Jusqu'où nos peurs auront-elles raison de nos valeurs ? Depuis combien d'années légiférons-nous tous les deux ans, majorité après majorité, pour ne rien régler – ou si peu ! –, pour essayer de canaliser nos craintes et celles dont nous nous persuadons qu'elles sont majoritaires dans l'esprit de nos concitoyens ? De peur d'être débordé par le peuple, on veut trop souvent parler pour lui.
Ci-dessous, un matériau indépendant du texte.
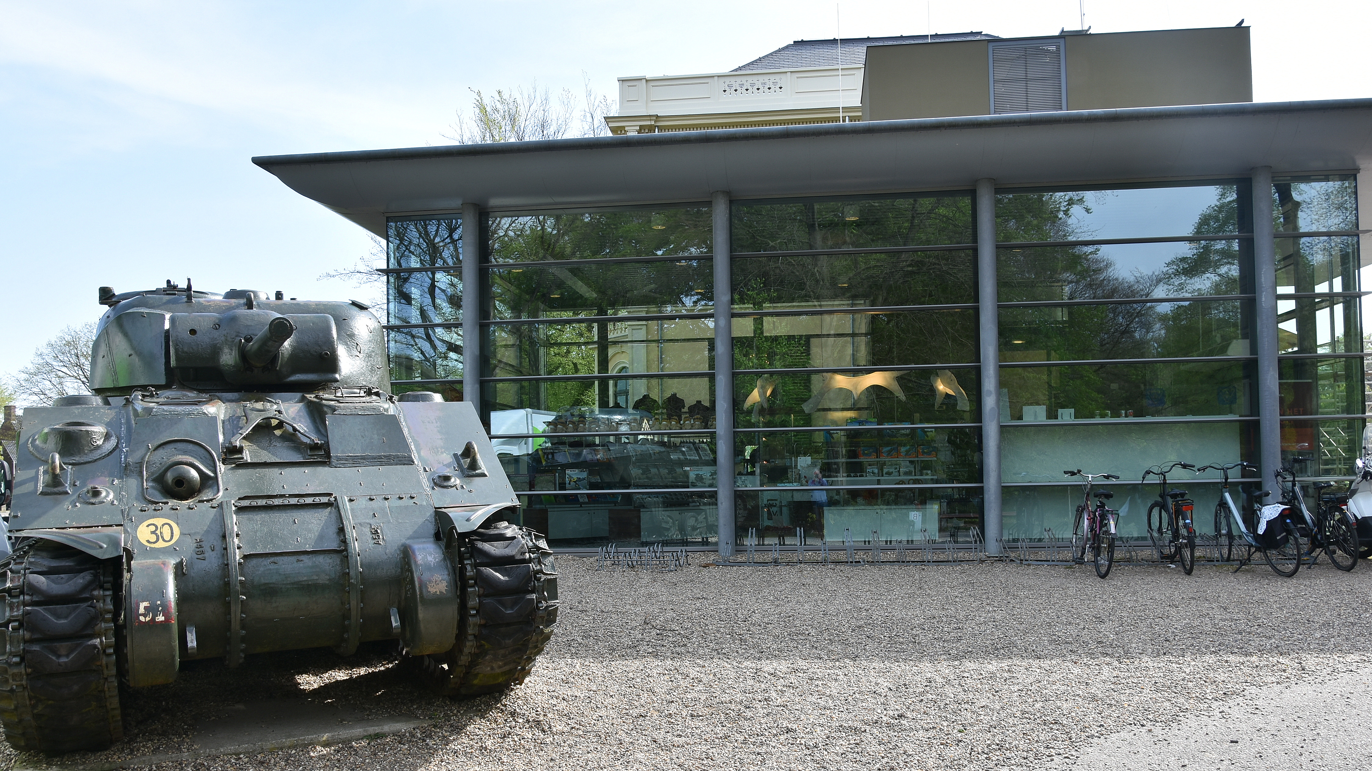 Airborne Museum Hartenstein Oosterbeek 23-04-2019 9-38-10

De 2014 à fin 2017, le Liban a accueilli de manière permanente plus d'un million de Syriens ; 1,5 million de Libyens sont réfugiés en Tunisie ; sur les 1,2 million de demandes d'asiles recensées en 2016 dans l'Union européenne, la France en recense 76 000. Sommes-nous débordés ? Prenons-nous notre part de la misère du monde dans un pays de plus de 67 millions d'habitants, sur un continent de plus de 500 millions d'habitants ?
Alors que le Président de la République a été élu au second tour de l'élection présidentielle face au Front National, son gouvernement engage-t-il aujourd'hui le combat de fond, pour un ressaisissement collectif sur cette question de l'asile et de l'immigration ? Disons-le : il ne faut pas céder à l'air du temps lorsque le temps a un drôle d'air.
Ce projet de loi, qui succède à la circulaire du 12 décembre 2017 qui mettait en cause l'universalité de l'accueil, fait l'objet de vives critiques, de vives oppositions et de mises en garde ignorées, de toutes les ONG et de nos autorités administratives indépendantes, sans parler de l'avis hautement défavorable du Conseil d'État.
Ce texte prétend faire droit aux demandeurs d'asile. Mais, en faisant de la procédure accélérée la règle, en réduisant les délais de recours, en plaçant 90 jours en rétention des personnes qui n'ont commis aucun délit et dont nous savons qu'elles ne seront pas reconductibles après un tel délai, ce texte porte gravement atteinte au droit d'asile.
Et que dire des intentions réelles du Gouvernement, qui négocie à Bruxelles un règlement sur les pays tiers sûrs hors Union européenne, alors qu'il prétend à Paris en avoir abandonné le principe ?
Par-dessus tout, le projet de loi se fonde sur un système dont la défaillance, et même la caducité, est aussi patente que la crise de gouvernance de l'Union Européenne, à savoir les accords de Dublin. Car cette crise migratoire révèle surtout les fractures de l'Europe, ses divisions et ses incapacités. Cette loi est inutile car elle prétend régler nationalement un phénomène mondial. Ce sont, en réalité, des « accords de Paris des migrations » que la situation appelle.
La question de l'utilité d'amender votre texte se pose, car il est en vérité impossible à rééquilibrer, tellement il est vicié dans ses fondements. Nous proposerons, amendement après amendement, d'effacer presque tout et d'écrire autre chose, mais sans illusion, alors que nous sommes sur un sujet qui appellerait un véritable sursaut républicain, européen et mondial, par-delà les clivages politiques.
En vous disant cela, je refuse, comme François Héran avant moi, d'être coupable de me sentir coupable.